Jinwei Hong

All-solid-state lithium batteries (ASSLBs) with sulfide electrolytes and high-capacity alloy anodes are among the most promising technologies for achieving high safety and energy density. Herein, we demonstrate a slurry-coated sheet-type electrode consisting of a 99.8 wt % Si–Sn hybrid active material and a 0.2 wt % single-walled carbon nanotube (SWCNT) binder, which could be used as a superior anode in ASSLBs. Compared to the typical composite powder electrode, the sheet-type Si–Sn electrode is free of electrolytes and extra carbon additives, enabling higher energy density at the electrode level but dominantly depending on Li+ diffusion and electron transport within the Si–Sn active material.
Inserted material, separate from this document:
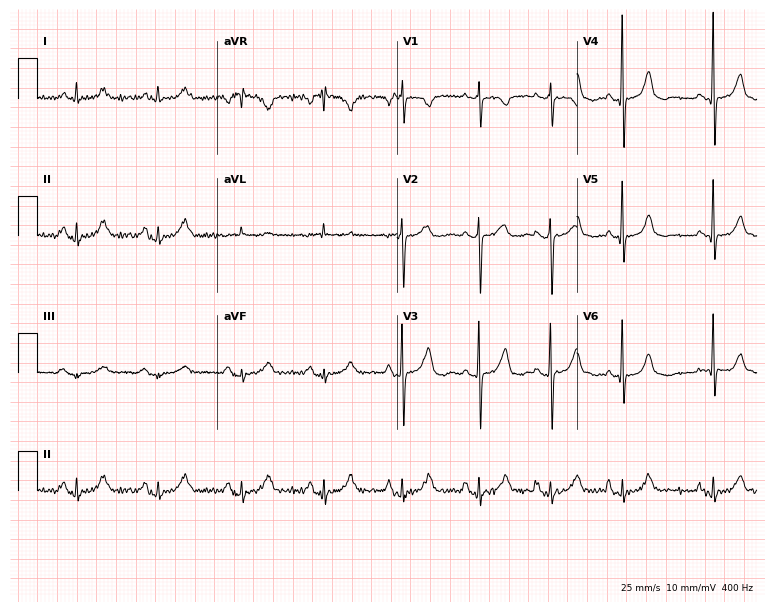
12-lead ECG from an 84-year-old woman (7.3-second recording at 400 Hz). No first-degree AV block, right bundle branch block (RBBB), left bundle branch block (LBBB), sinus bradycardia, atrial fibrillation (AF) or sinus tachycardia recorded for this tracing.
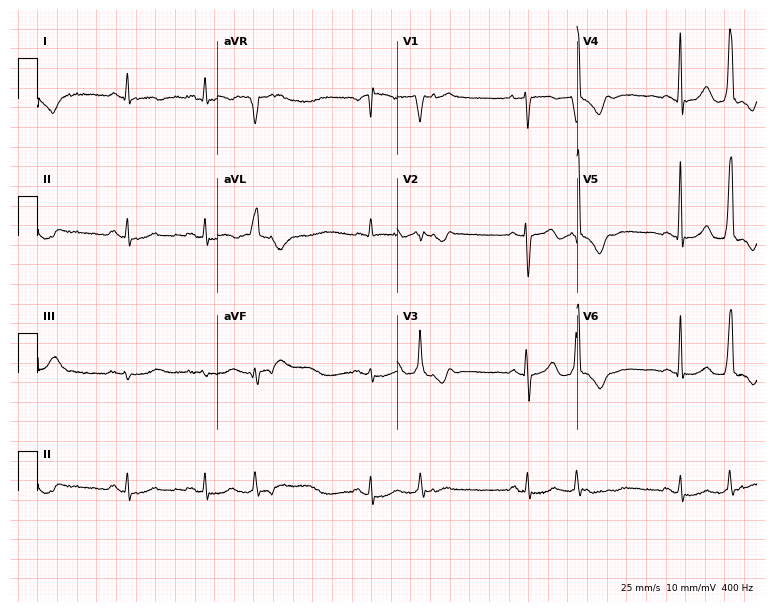
Electrocardiogram (7.3-second recording at 400 Hz), a 73-year-old female. Of the six screened findings (first-degree AV block, right bundle branch block, left bundle branch block, sinus bradycardia, atrial fibrillation, sinus tachycardia), none is recorded. Only these six findings were labelled.

It is identified that the lithiated Si–Sn hybrid is an excellent mixed ion-electron conductor that overcomes insufficient electronic or ionic conductivities of lithiated Si and Sn individuals. In addition, using SWCNT instead of ordinary polymer binders can improve electrode integrity and preserve electrical connections during cycling. When paired with a LiNi0.8Co0.1Mn0.1O2 (NCM811) cathode (a mass loading of 11.3 mg cm–2), the Si–Sn–SWCNT||NCM811 full cell shows stable cycling for more than 200 cycles at 0.5C with a capacity retention of 85.9%. Even at a high NCM811 loading of 36.4 mg cm–2, the full cell exhibits a considerable capacity retention of 85.0% (50 cycles, 0.1C) and a maximum areal capacity of 5.8 mAh cm–2. This work provides an industry-compatible method to produce high-performance alloy anodes for ASSLBs.